2023年、今年こそはマンションを買ってリノベーションしようと考えています。年の初めからどのような準備をしていけばよいのでしょうか

あけましておめでとうございます。新年を迎え、気持ちを新たに住まいづくりに向き合う人も多いのではないでしょうか。今年中の引越しを目指すのであれば、リミットはちょうど1年ですから、十分な時間があるようで、あっという間に過ぎてしまいそうでもあります。いいスタートを切るために、まずはどのような準備をすればよいものなのでしょうか。

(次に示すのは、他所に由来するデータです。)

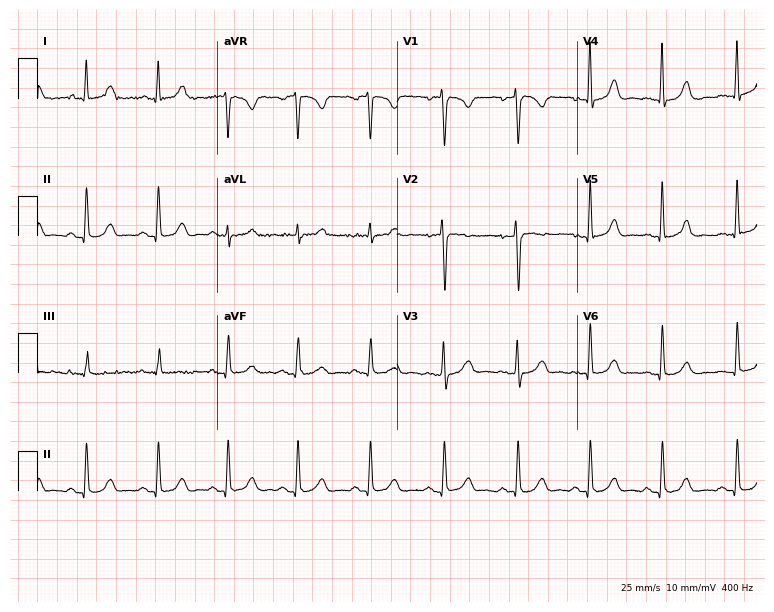
Electrocardiogram, a woman, 45 years old. Overall reading on record: normal ECG.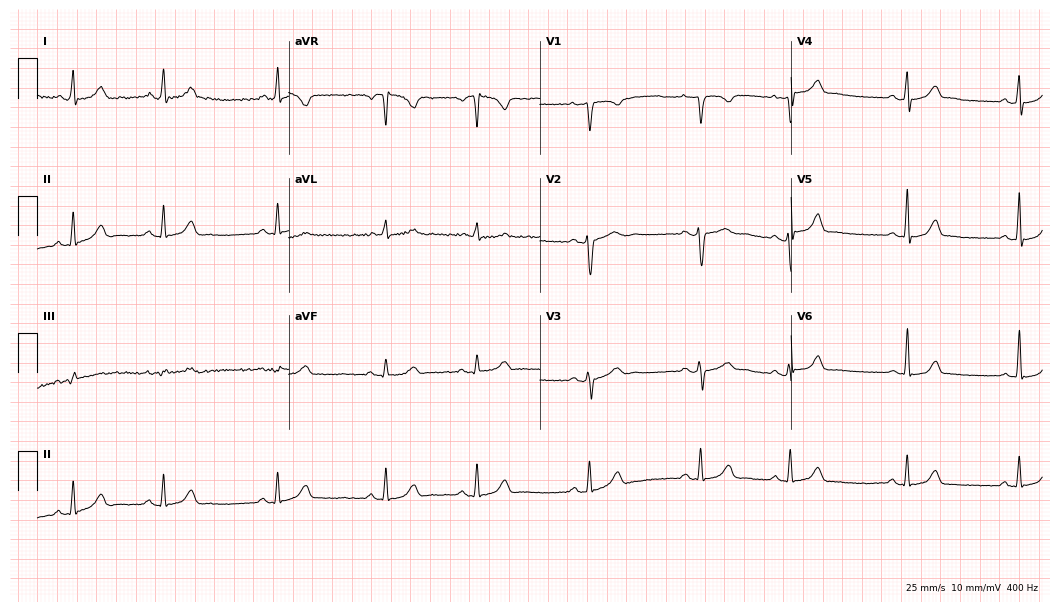
12-lead ECG from a female, 27 years old. Screened for six findings — first-degree AV block, right bundle branch block, left bundle branch block, sinus bradycardia, atrial fibrillation, sinus tachycardia — none is recorded. Findings outside these six are not listed.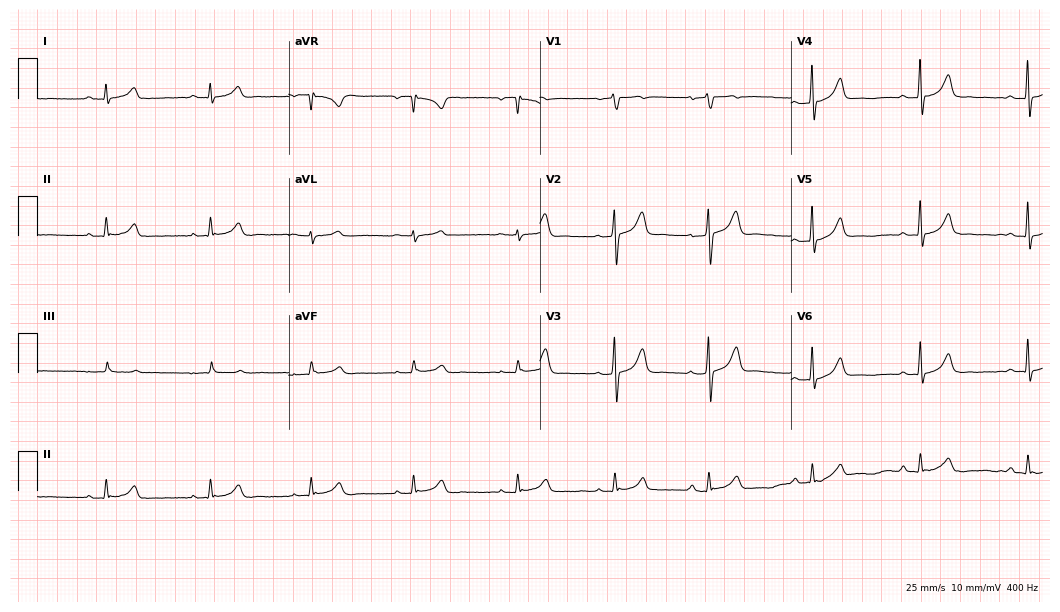
Resting 12-lead electrocardiogram. Patient: a 42-year-old male. Read as a normal ECG.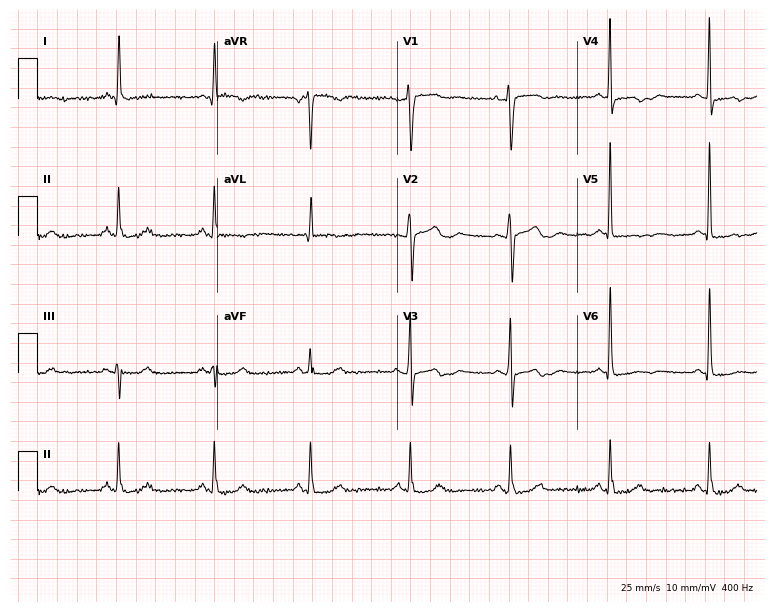
Resting 12-lead electrocardiogram. Patient: a female, 56 years old. None of these six findings is recorded: first-degree AV block, right bundle branch block, left bundle branch block, sinus bradycardia, atrial fibrillation, sinus tachycardia.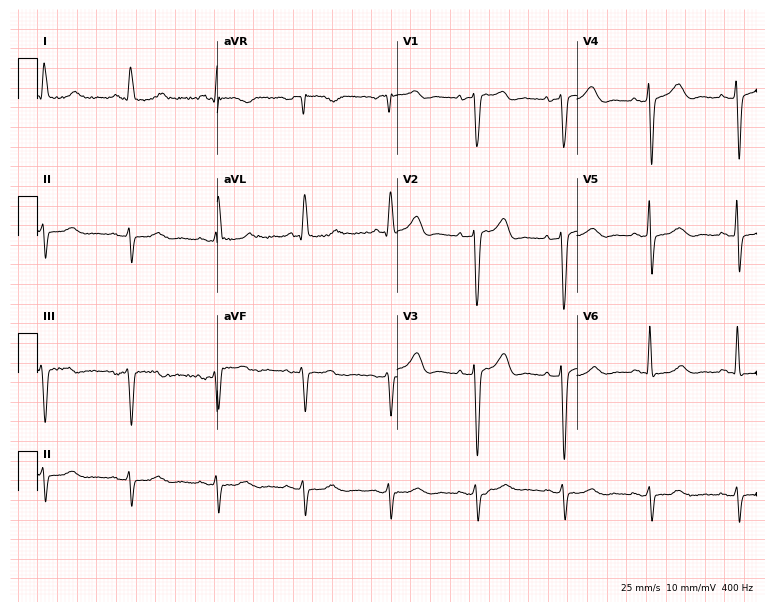
Electrocardiogram, an 82-year-old male. Of the six screened findings (first-degree AV block, right bundle branch block (RBBB), left bundle branch block (LBBB), sinus bradycardia, atrial fibrillation (AF), sinus tachycardia), none is recorded. Only these six findings were labelled.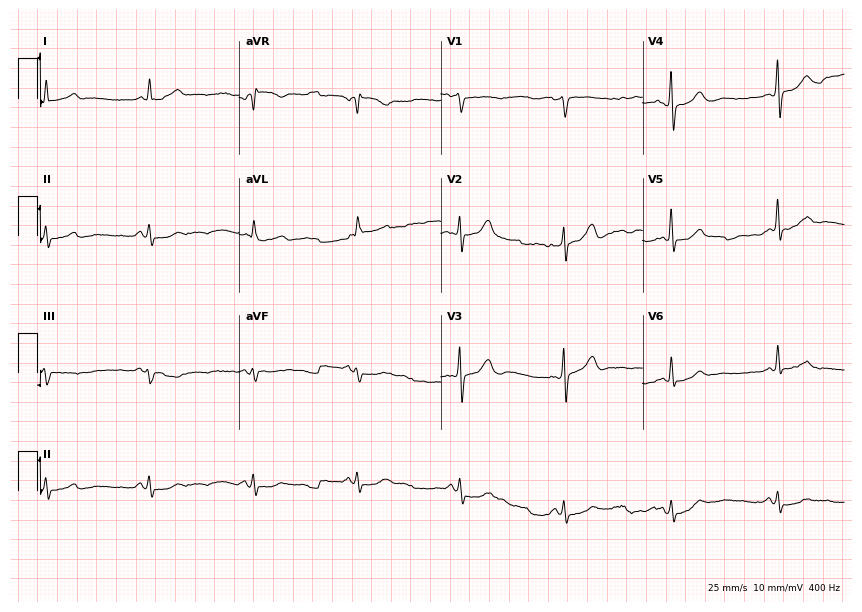
Resting 12-lead electrocardiogram (8.2-second recording at 400 Hz). Patient: a 74-year-old man. Read as a normal ECG.

今回は、これまで100組以上のマンション購入とリノベーションをサポートしてきた、宅地建物取引士でファイナンシャルプランナーの”こっしー”が、年の初めに行いたい家づくりの準備について、解説してまいります。

1年間あれば、引越せる?

まずは、そもそも1年間で中古マンションを見つけて、買って、リノベーションをして、引越すということができるのか、という点について見ていきます。以前のコラム「今年度中に引っ越せますか?」でもご紹介した通り、中古マンションを購入してリノベーションするとなると、どんなに短くても6か月程度の時間が必要になります(図1)。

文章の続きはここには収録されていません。